Sitting at home in Western Sydney his mum watched every moment of her son’s performance.
“I cried; I stopped breathing I think. It was really awesome, I thought I was going to faint when I saw what was happening,” she said on ABC Radio.
Mr Windsor’s introduction was by fluke. Aged just eight, his mum got lost driving around Sydney and ended up at Blacktown ice skating rink.
“I was with my mum and we sort of just took a wrong turn and found an ice rink. I decided I wanted to give it a go,” Mr Windsor told SBS.
“I kind of just loved the feeling across the ice, you get a nice cold breeze in your face and I felt like it was my thing.”
His mum was having a coffee at the time, “No one had come out and said my son had broken his arm so I went in and there he is zipping back and forward on the ice rink and I said ‘Harley I didn’t know you could get skate, son’ and he said ‘neither did I Mum’”.
Within a year of first stepping on the ice, Mr Windsor won the NSW championships for his age.
A gruelling regimen of alarms going off at 4am and then skating practice both before and after school beckoned.
Mr Windsor almost left the sport because, at 186cm, he was too tall to skate alone.
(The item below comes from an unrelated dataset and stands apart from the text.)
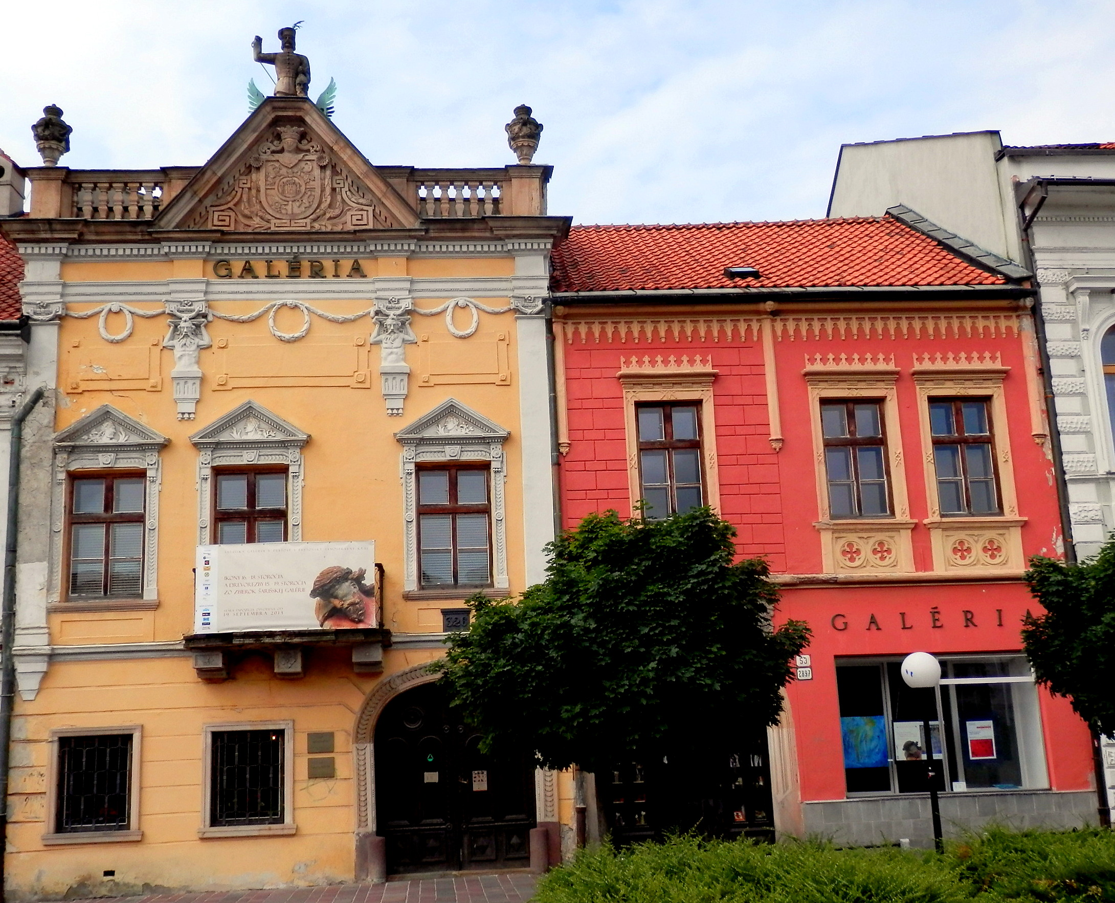 Galéria. Mestská pamiatková zóna, historické meštianske domy. Ulica Hlavná. Mesto Prešov.
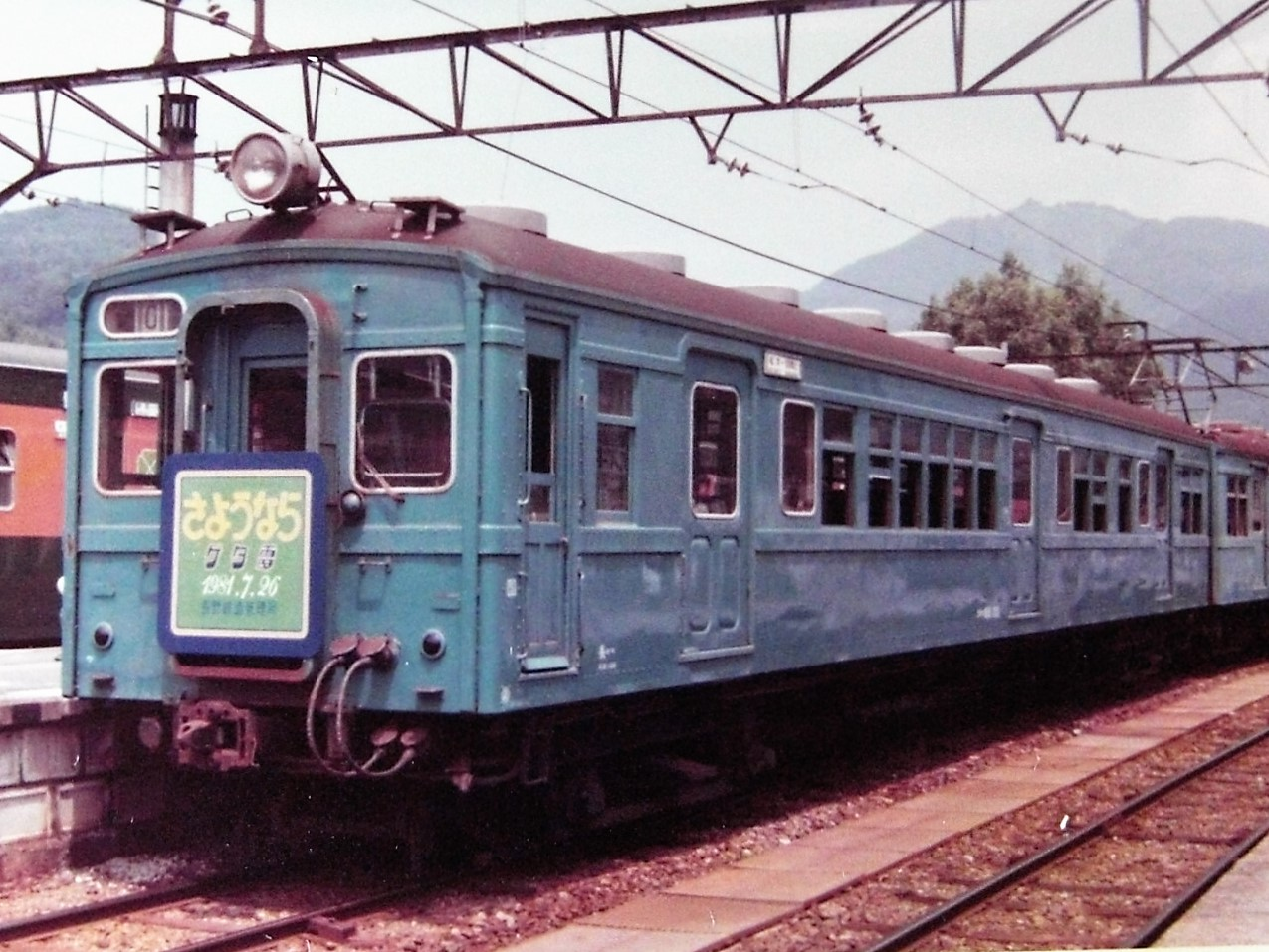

But matching up with Russian born Ms Alexandrovskaya gave him another shot at the podium, which the pair achieved just 10 months later winning gold at a junior grand prix in Estonia in late 2016.
He now splits his time between Sydney and Ms Alexandrovskaya’s home town of Moscow.
Mrs Windsor-Dahlstrom Windsor said there was absolutely no history of skating in the family.
“I come from a little town called Gulargambone, between Dubbo and Walgett, and Harley’s dad is from Moore, the Gamilaraay people.
“We all come from the farm and the land. Harley’s as white as anything and he does traditional Aboriginal dance but to go on the ice, we don’t know where that comes from.
“I’m the odd one out,” Mr Windsor has said in the past. “But both my parents are 100 per cent supportive of it,” he told SBS.
“Harley is first and only Aboriginal person that’s ever been to ice skating. [He’s] brought home a medal for Australia and it took an Aboriginal person. When he goes to the Olympics he’ll be the first ever Aboriginal person to represent Australia in ice skating,” she said.
There’s a few hurdles before next February’s Pyeongchang Olympic Winter Games. Mr Windsor and Ms Alexandrovskaya will head from Taiwan to Moscow to train up for next month’s qualifier in Helsinki.
There is also the small problem of Ms Alexandrovskaya lack of Australian citizenship. Mrs Windsor said it was “looking promising” on this front.
In December 2016, at the Marseilles championships in France, Mr Windsor said “everything I’ve learnt, I’ve learnt with [Ekaterina].”
Of his new found international success he was modest in Taiwan. “We’re over the moon about the gold medal, I can’t put it into words.”